La bataille est restée comme un goulet d’étranglement où se sont acharnées deux armées, incapables en un sens de sortir autrement que par un bain de sang inouï de l’engagement. La violence de ce que subirent sans broncher ou presque – il n’y eut pour ainsi dire aucune mutinerie à Verdun – les combattants est restée comme l’image même de la guerre à l’époque industrielle. Celle où la trajectoire individuelle perd tout sens au milieu d’un enfer collectif qui écrase tout. Nous avons tous vu ces cartes qui dessinent le lacis des tranchées, ou lu les descriptions de ces boyaux toujours effondrés par les intempéries et les obus, toujours à reconstruire – la pelle est bien plus souvent maniée par les poilus que le fusil. Nous avons vu les photos des cratères, presque innocent aujourd’hui sous la verdure. On nous a montré les fragments d’obus rouillés, les images des fumerolles des gaz et des jets des lance-flammes. Les clichés du no man’s land, de ses barbelés où quelques soldats de vingt ans sont accrochés comme des papillons au mur, morts ou à l’agonie.
Impossible en revanche de se figurer ce que c’est que de vivre sous cet immense marteau-pilon qui ne cesse jamais, quelques heures la nuit peut-être.
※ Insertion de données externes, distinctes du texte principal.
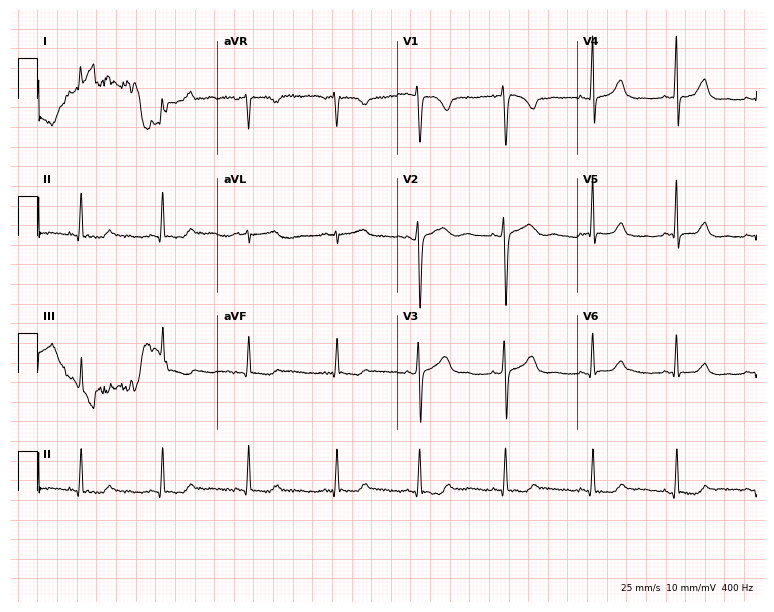
12-lead ECG from a 26-year-old female. No first-degree AV block, right bundle branch block, left bundle branch block, sinus bradycardia, atrial fibrillation or sinus tachycardia recorded for this tracing.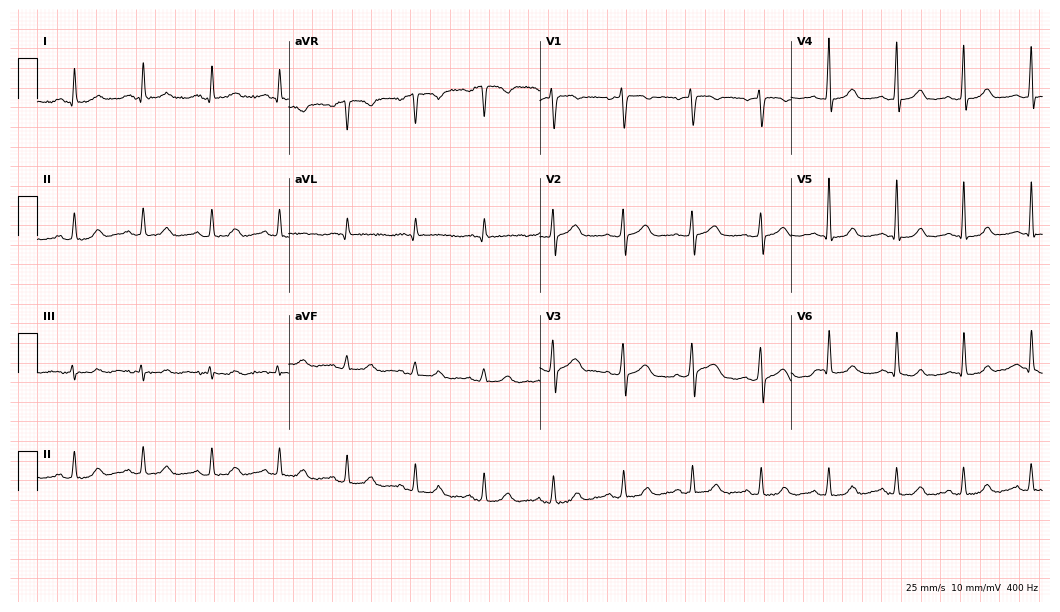
12-lead ECG from a 42-year-old woman. Labelled as a normal ECG.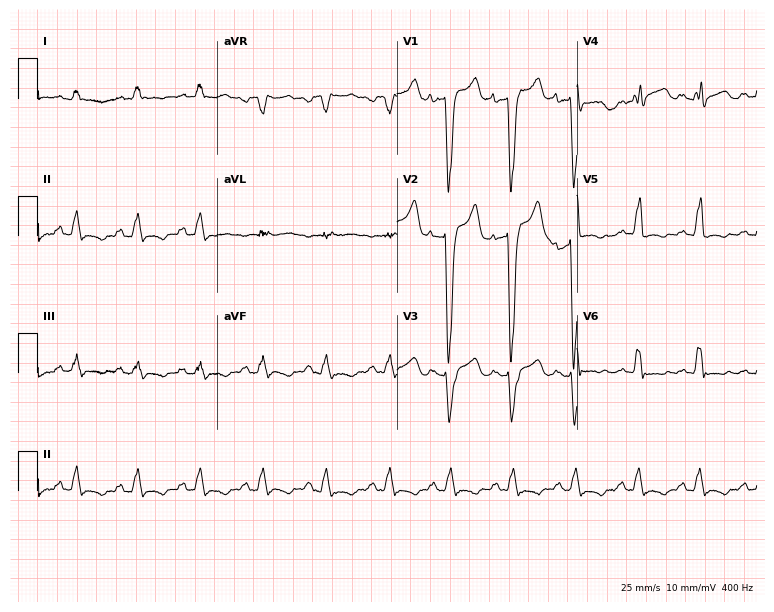
ECG — a male patient, 43 years old. Findings include left bundle branch block.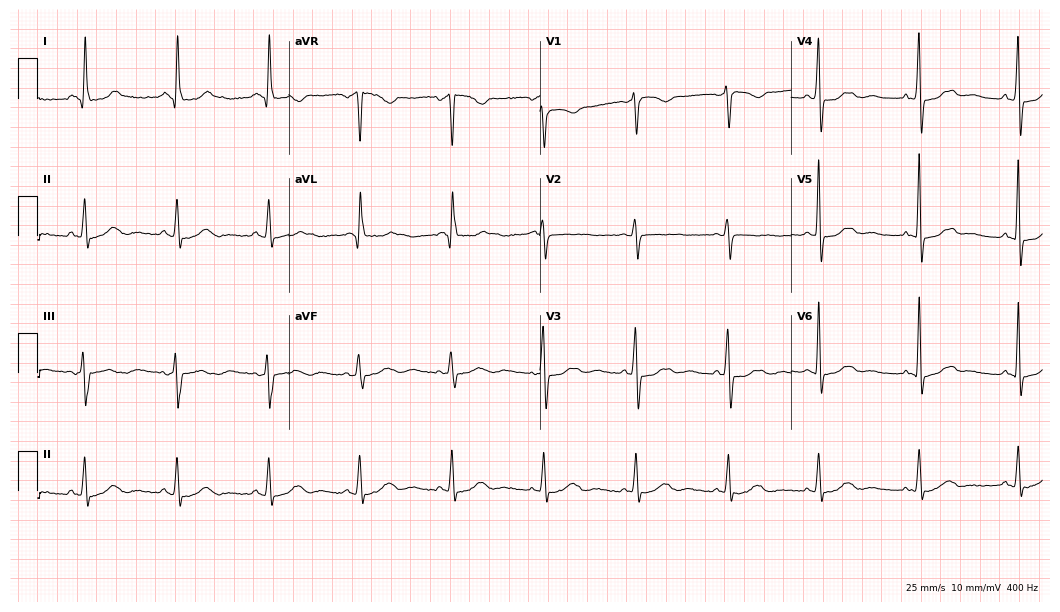
Electrocardiogram (10.2-second recording at 400 Hz), a female patient, 64 years old. Of the six screened findings (first-degree AV block, right bundle branch block (RBBB), left bundle branch block (LBBB), sinus bradycardia, atrial fibrillation (AF), sinus tachycardia), none is recorded.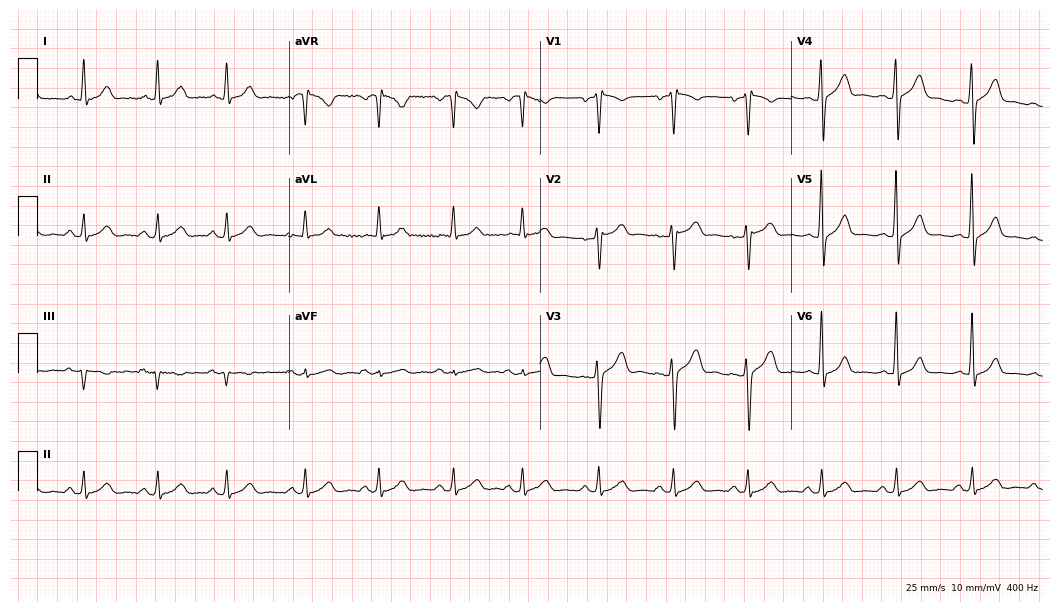
12-lead ECG (10.2-second recording at 400 Hz) from a 48-year-old man. Screened for six findings — first-degree AV block, right bundle branch block, left bundle branch block, sinus bradycardia, atrial fibrillation, sinus tachycardia — none is recorded.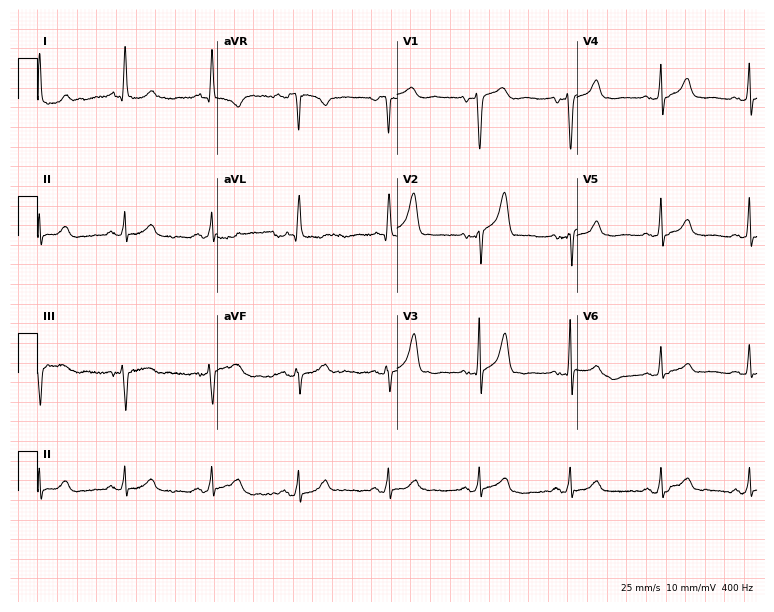
12-lead ECG (7.3-second recording at 400 Hz) from a 78-year-old female patient. Screened for six findings — first-degree AV block, right bundle branch block, left bundle branch block, sinus bradycardia, atrial fibrillation, sinus tachycardia — none is recorded.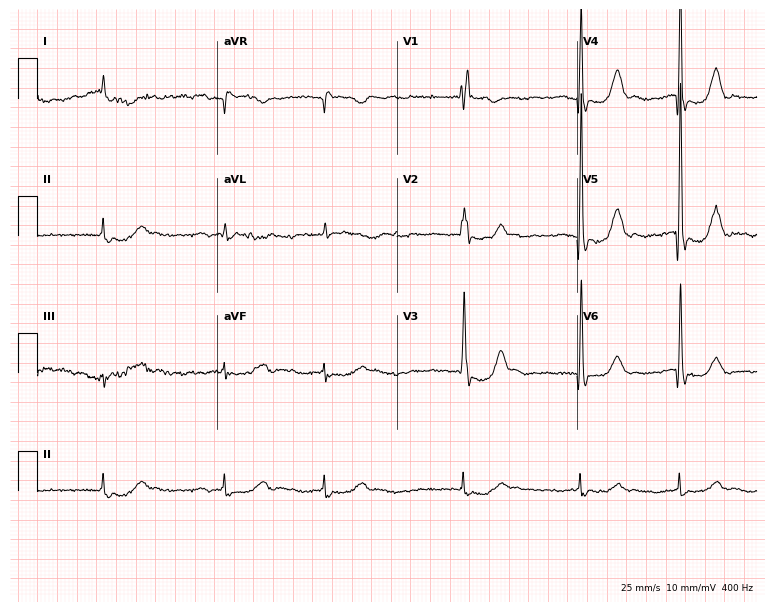
12-lead ECG (7.3-second recording at 400 Hz) from a female patient, 75 years old. Screened for six findings — first-degree AV block, right bundle branch block, left bundle branch block, sinus bradycardia, atrial fibrillation, sinus tachycardia — none is recorded.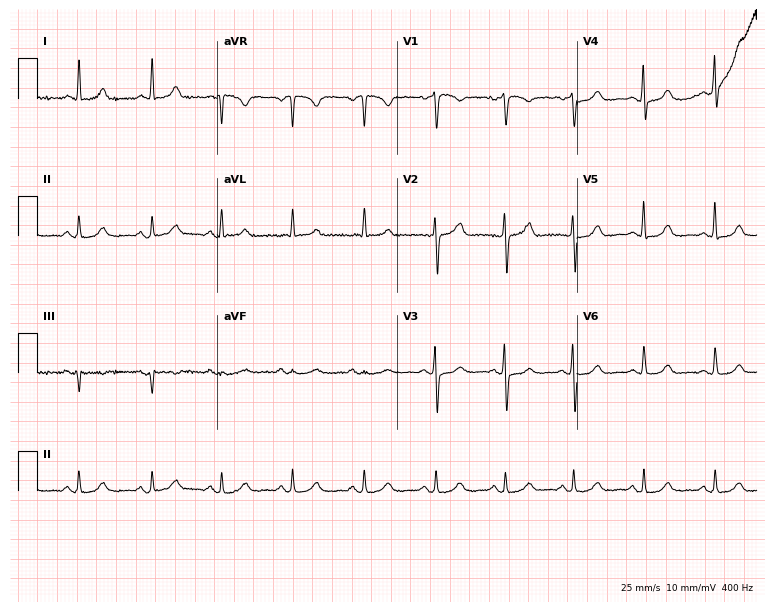
12-lead ECG from a female, 53 years old. No first-degree AV block, right bundle branch block (RBBB), left bundle branch block (LBBB), sinus bradycardia, atrial fibrillation (AF) or sinus tachycardia recorded for this tracing. Other findings, if any, are not listed.

La seule manière de commencer à comprendre serait peut-être de passer une vareuse de drap épais, infestée de puces et encore alourdie par la pluie. Puis d’enfiler une paire de bottes qui vous blessent les pieds et de partir marcher des heures à l’aube, un sac de vingt kilos sur le dos. Qu’il pleuve à seaux ou que le soleil écrase tout, il faut marcher dans une boue grasse, cent fois retournée, avec dans les mains un bout de bois et d’acier de presque deux mètres. Après quelques heures de marches, sautez dans un fossé à moitié rempli d’eau et imaginez que tout se met à trembler, sans jamais cesser. L’eau à vos pieds, air, la terre et vous-même – ce n’est pas la peur, c’est l’onde de choc permanente qui résonne dans la poitrine et fait pulser tripes et poumons. Le son, c’est celui de sifflements permanents – vous êtes capables de reconnaître le sens de chacun, de l’attribuer à tel obus de tel calibre, à force. Si vous risquez un œil hors du trou, vous ne verrez qu'une ligne inouïe de fleurs noires qui fleurissent : c'est la terre qui saute. Et puis il y a l’odeur, intenable l’été, des corps martyrisés qui pourrissent. Les rats, la vermine, la soif, la cantine qui n’arrive pas, les ordres non plus, la panique qui est toujours à deux doigts de vous saisir pour vous rendre fou.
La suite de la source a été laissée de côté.